Mesh Refinement Investigation to Simulate Tip Vortex Cavitation under Non-Cavitating Conditions

Marine propeller design requirements have risen in quantity and quality in recent decades. Reduced propeller cavitation is targeted to ensure that comfort requirements and environmental regulations are met. This paper presents the development of a mesh refinement process for the numerical prediction of tip vortex cavitation (TVC) using the commercial CFD package STAR-CCM+. Given the strong dependence on the mesh resolution within the areas of interest, mesh refinement and the use of field functions for adaptive meshing were demonstrated. The developed numerical model was substantiated against relevant published test data.

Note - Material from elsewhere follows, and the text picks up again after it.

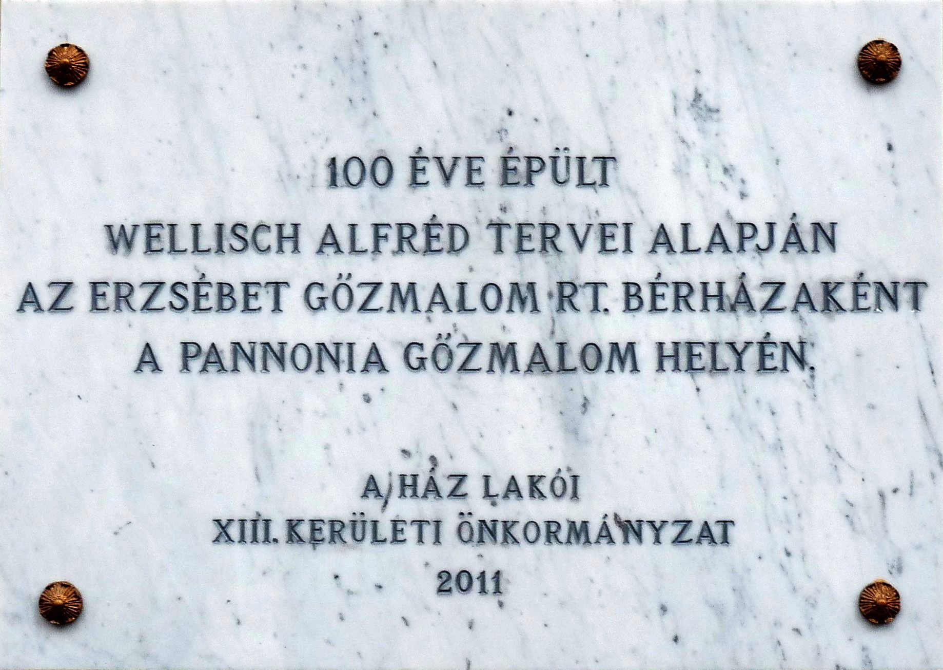 Az egykori Erzsébet Gőzmalom Rt. nyugdíjalapi bérházának 100. évfordulós emléktáblája. Az épületet a Pannónia gőzmalom helyén emelték 1911-ben Wellisch Alfréd tervei alapján. Felavatva: 2011. december 13-án. Budapest, XIII. ker., Kárpát utca 7/b.

Subsequently, the validated mesh refinement process was extended to scaled-up models representing medium- and full-scale propellers. The results showed that this process can be applied to CFD simulations to capture the minimum pressure within a tip vortex core. This process is also applicable to different types of hydrodynamic propulsors at both model scale and full scale. Additionally, the cavitation inception scaling law was evaluated for all small-scale and full-scale models, and it was found that the scaling parameter obtained using the developed refinement process was somewhat close to that obtained using existing methods. It is expected that the mesh refinement process developed in this study can be used to investigate the effect of scaling on tip vortex cavitation inception.